**What to produce**
Each line in the material below, starting at the one that contains "6342.987 | 11186.957 |" and ending at the one that contains "1.6 | 67.94 |", should be repeated exactly; the pictures should not.

**Data supplied**
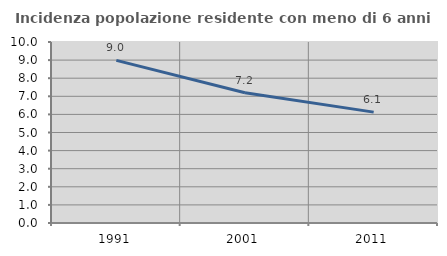
| Category | Incidenza popolazione residente con meno di 6 anni |
|---|---|
| 1991.0 | 8.984 |
| 2001.0 | 7.198 |
| 2011.0 | 6.125 |
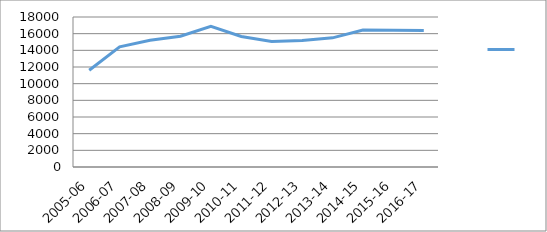
| Category |   |
|---|---|
| 2005-06 | 11607.143 |
| 2006-07 | 14421.839 |
| 2007-08 | 15213.442 |
| 2008-09 | 15689.513 |
| 2009-10 | 16872.279 |
| 2010-11 | 15654.8 |
| 2011-12 | 15058.957 |
| 2012-13 | 15177.727 |
| 2013-14 | 15495.758 |
| 2014-15 | 16442.492 |
| 2015-16 | 16399.623 |
| 2016-17 | 16384.033 |
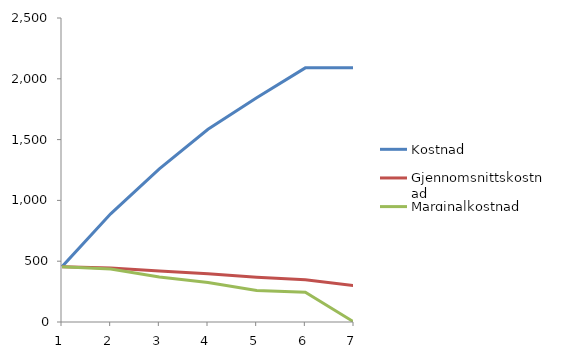
| Category | Kostnad | Gjennomsnittskostnad | Marginalkostnad |
|---|---|---|---|
| 0 | 455 | 455 | 455 |
| 1 | 890 | 445 | 435 |
| 2 | 1260 | 420 | 370 |
| 3 | 1585 | 396.25 | 325 |
| 4 | 1845 | 369 | 260 |
| 5 | 2090 | 348.333 | 245 |
| 6 | 2090 | 298.571 | 0 |
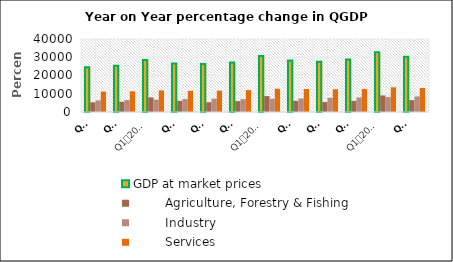
| Category | GDP at market prices |         Agriculture, Forestry & Fishing |         Industry |         Services |
|---|---|---|---|---|
| 0 | 24503.419 | 5306.676 | 6342.987 | 11186.957 |
| 1 | 25303.519 | 5631.009 | 6523.848 | 11366.045 |
| 2 | 28485.585 | 8026.013 | 6754.597 | 11873.876 |
| 3 | 26556.754 | 6117.327 | 7105.958 | 11586.159 |
| 4 | 26359.326 | 5355.591 | 7322.414 | 11698.708 |
| 5 | 27116.376 | 5958.138 | 7065.357 | 12023.272 |
| 6 | 30721.31 | 8717.295 | 7287.572 | 12747.341 |
| 7 | 28185.425 | 6155.818 | 7434.439 | 12604.939 |
| 8 | 27567.514 | 5454.414 | 7795.884 | 12466.952 |
| 9 | 28723.159 | 6096.249 | 7988.296 | 12656.924 |
| 10 | 32675.491 | 9065.5 | 8197.045 | 13531.097 |
| 11 | 30235.225 | 6490.861 | 8524.86 | 13183.526 |
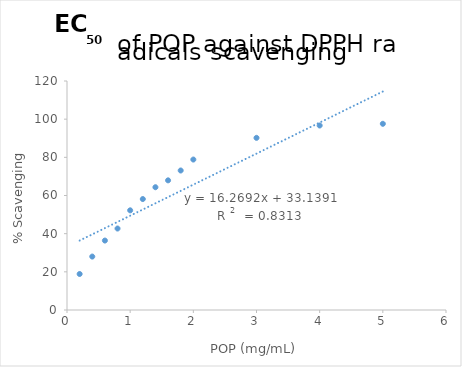
| Category | Series 0 |
|---|---|
| 0.2 | 18.867 |
| 0.4 | 28 |
| 0.6 | 36.39 |
| 0.8 | 42.693 |
| 1.0 | 52.23 |
| 1.2 | 58.14 |
| 1.4 | 64.337 |
| 1.6 | 67.94 |
| 1.8 | 73.1 |
| 2.0 | 78.843 |
| 3.0 | 90.21 |
| 4.0 | 96.677 |
| 5.0 | 97.573 |
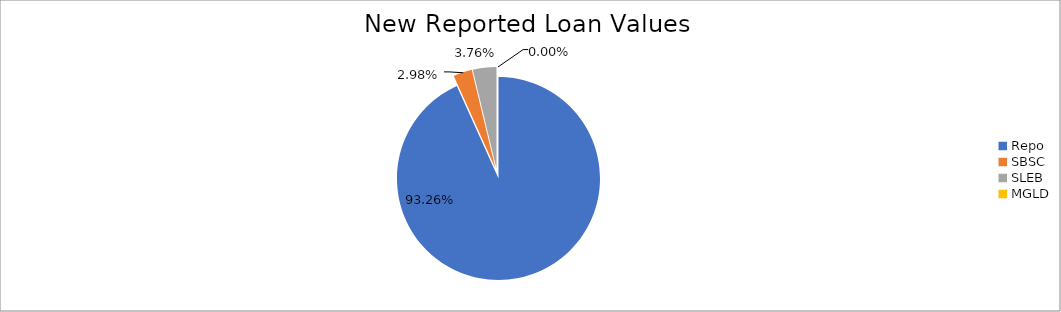
| Category | Series 0 |
|---|---|
| Repo | 9212145.259 |
| SBSC | 294123.304 |
| SLEB | 371217.777 |
| MGLD | 27.955 |

**Solved exercise**
| 0 | 24503.419 | 5306.676 | 6342.987 | 11186.957 |
| 1 | 25303.519 | 5631.009 | 6523.848 | 11366.045 |
| 2 | 28485.585 | 8026.013 | 6754.597 | 11873.876 |
| 3 | 26556.754 | 6117.327 | 7105.958 | 11586.159 |
| 4 | 26359.326 | 5355.591 | 7322.414 | 11698.708 |
| 5 | 27116.376 | 5958.138 | 7065.357 | 12023.272 |
| 6 | 30721.31 | 8717.295 | 7287.572 | 12747.341 |
| 7 | 28185.425 | 6155.818 | 7434.439 | 12604.939 |
| 8 | 27567.514 | 5454.414 | 7795.884 | 12466.952 |
| 9 | 28723.159 | 6096.249 | 7988.296 | 12656.924 |
| 10 | 32675.491 | 9065.5 | 8197.045 | 13531.097 |
| 11 | 30235.225 | 6490.861 | 8524.86 | 13183.526 |
| Category | Series 0 |
|---|---|
| 0.2 | 18.867 |
| 0.4 | 28 |
| 0.6 | 36.39 |
| 0.8 | 42.693 |
| 1.0 | 52.23 |
| 1.2 | 58.14 |
| 1.4 | 64.337 |
| 1.6 | 67.94 |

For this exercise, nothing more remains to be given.